Environments will be saved under `.snakemake/conda` from wherever you call the snakemake commands, so make sure that directory has sufficient space or create a symlink for `.snakemake/conda` to a different location (e.g. scratch).
Also refer to the [Snakemake documentation](https://snakemake.readthedocs.io/en/v7.31.1/snakefiles/deployment.html#integrated-package-management) on configuring the location of the resulting conda environments.

```
snakemake <target_rule> --conda-create-envs-only
```

### Updating environments

Any updates to the environment specification will trigger creating a new environment under `.snakemake/conda/envs`, but the old environment persists. You might need to clean up old environments once in a while, which is possbile via [`--conda-cleanup-envs`](https://snakemake.readthedocs.io/en/v7.31.1/executing/cli.html#conda).

```
snakemake <target_rule> --conda-cleanup-envs
```

Read the [Snakemake documentation](https://snakemake.readthedocs.io/en/v7.31.1/snakefiles/deployment.html#integrated-package-management) on more information on package management, which includes pre-building environments or removing old environments.


## Option 2: `env_mode: local`
This option is convenient when you have limited space or a slow file system, where installing conda environments is quite expensive.
By setting `env_mode` to "local", you can manage the conda environments yourself, which is particularly convenient when you need to debug or try out multiple different versions of a package that fits to your system.
This is the recommended approach if you are developing new features for the toolbox.

Set the global parameter in your configuration file. This is the default, so it will be used, even when `env_mode` is not configured.

```yaml
env_mode: local
```

### Installing environments

In order to keep environment management overhead minimal, consider creating the environments you need for your specific workflow (which is recommended for small workflows).
Each module should have a section on which environments it needs.
You can install each enviroment directly with the following conda command:

```
conda env create -f envs/<env_name>.yaml
```

Alternatively, you can use the `install_environment.sh`, which automatically creates the environment when it doesn't exist yet, or updates it when it does.

```
bash install_environment -h  # help message
bash install_environment -f envs/<env_name>.yaml
```

If, instead, you want to pre-install all environments, `envs/install_all_environments.sh` provides a convenient wrapper:

```
bash envs/install_all_environments.sh -h  # help message
bash envs/install_all_environments.sh -n  # dry run
bash envs/install_all_environments.sh
```

> 📝 **Notes on `install_all_environments.sh`**
> 1. The script will create new environments for each file in the `envs` directory if they don't yet exist and update any pre-existing environments.
> 2. The environment names correspond the their respective file names and are documented under the `name:` directive in the `envs/<env_name>.yaml` file.
> 3. If an environment creation fails, the script will skip that environment and you might need to troubleshoot the installation manually.
> 4. Some environments require the channel priority to be set to `flexible`.
> If your installation command fails, try setting `conda config --set channel_priority flexible` before restarting the command.

### Updating environments

In cases where the environments have updated, you might want to have a clean install of the new environment, instead of updating existing environments.
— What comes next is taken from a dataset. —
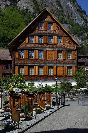 Friedhof und Raiffeisenbank in Isenthal (Nr. 03.1-4740)

You can manually remove conda enviroments via

```
conda env remove -n <env_name>
```

If you want to remove all toolbox-related environments, you can use

```
install_all_environments.sh -r -n  # dry run (recommended)
install_all_environments.sh -r
```

This will remove all environments that are defined under `envs/*.yaml`.
After removing all environments, recreate your environments as needed.